Structural highlights
Function
CPY71_ARATH PPIases accelerate the folding of proteins (Probable). It catalyzes the cis-trans isomerization of proline imidic peptide bonds in oligopeptides (PubMed:33098102). Histone proline isomerase that increases the rate of cis-trans isomerization of the synthetic histone H3 peptides H3P30 (RKSAP30F-p-nitroanilide) and H3P30K27me3 (RKme3-SAP30F-p-nitroanilide) in the histone H3 N-terminal tail, in vitro (PubMed:33098102). Histone remodeling factor involved in chromatin-based gene silencing (PubMed:17704213). Reinforces H3K27 methylation (PubMed:17704213). Involved in fundamental processes of chromatin assembly and histone modification by mediating the targeting of FAS1 and LHP1 on the chromatin (PubMed:21596687). Required for the formation and development of leaves, for normal phyllotaxy and for the formation, maintenance and activity of root and shoot apical meristems (PubMed:17704213).[1] [2] [3] [4] [5]
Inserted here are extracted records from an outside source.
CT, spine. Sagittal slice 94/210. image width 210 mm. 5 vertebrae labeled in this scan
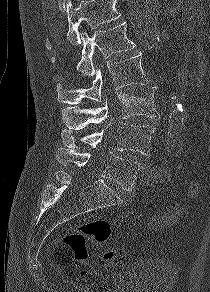 Box edges are left/top/right/bottom in pixels.
No box is given to a vertebra that the top edge of the scan cuts off.
L1: left=51, top=22, right=135, bottom=75
L2: left=57, top=51, right=147, bottom=104
L3: left=62, top=87, right=159, bottom=129
L4: left=61, top=122, right=155, bottom=155
L5: left=55, top=148, right=141, bottom=191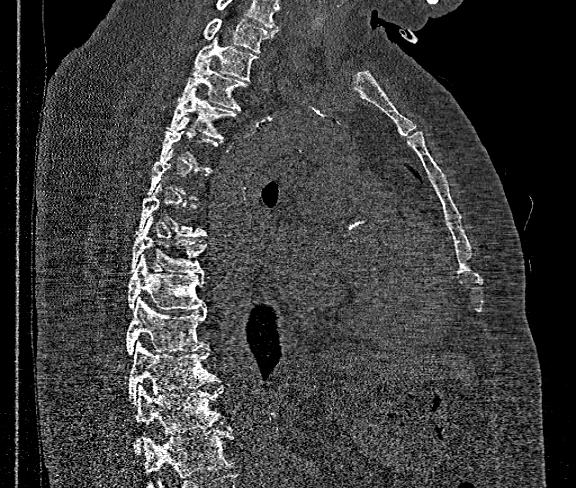 CT, spine. sagittal view. 576x488 px. image width 360 mm
A vertebra is boxed only from the first to the last slice where its cross-section is at least a third of its largest; slices outside that range leave it without a box.
A vertebra cut off by the bottom edge of the scan is not labeled and has no box.
The highest labeled vertebra in this scan is T1; the lowest is T12.
<vertebrae><v name="T12" x1="133" y1="384" x2="230" y2="454"/><v name="T11" x1="129" y1="341" x2="219" y2="401"/><v name="T10" x1="126" y1="297" x2="207" y2="355"/><v name="T9" x1="128" y1="256" x2="205" y2="310"/><v name="T8" x1="130" y1="218" x2="205" y2="275"/><v name="T7" x1="136" y1="182" x2="207" y2="236"/><v name="T4" x1="166" y1="87" x2="235" y2="139"/><v name="T3" x1="179" y1="58" x2="246" y2="110"/><v name="T2" x1="195" y1="31" x2="258" y2="79"/><v name="T1" x1="205" y1="18" x2="272" y2="52"/></vertebrae>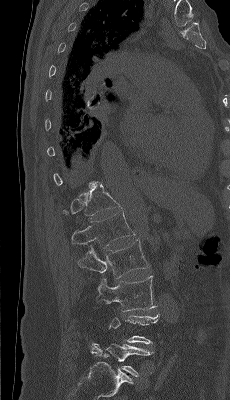
CT, spine · sagittal view · bone window · 230x400 px
Boxes: x1 y1 x2 y2 (pixel coords, space-separated).
Not every vertebra on this slice has a box: a vertebra is boxed only from the first to the last slice where its cross-section is at least a third of its largest, and this slice is outside that range for at least one of them.
L5: 91 343 153 376
L3: 96 276 155 311
L2: 78 239 149 278
L1: 71 210 134 248
T12: 62 184 121 217

Publication Abstract from PubMed
Arabidopsis thaliana CYP71 (AtCYP71) is a chromatin-remodeling protein that promotes shoot apical meristem (SAM) differentiation. The N terminus of AtCYP71 contains a noncanonical WD domain, and the C terminus contains an enzymatic peptidyl-prolyl isomerase (PPIase) cyclophilin (CYP) domain. To date, there has been no characterization of CYP71, and its mode of action remains unknown. Here, we report the crystal structure of the CYP domain of AtCYP71 at 1.9 A resolution. The structure shows key differences when compared to the canonical CYP fold of human CypA. To the best our knowledge, this is the first A. thaliana CYP structure with a conserved active site loop. Using nuclear magnetic resonance spectroscopy, we demonstrate that the CYP domain is active toward histone H3. Our findings suggest that the PPIase activity of the CYP domain is important for the function of AtCYP71 in chromatin remodeling during organogenesis.
Structural and functional analyses of the PPIase domain of Arabidopsis thaliana CYP71 reveal its catalytic activity toward histone H3.,Lakhanpal S, Fan JS, Luan S, Swaminathan K FEBS Lett. 2020 Oct 23. doi: 10.1002/1873-3468.13965. PMID:33098102[6]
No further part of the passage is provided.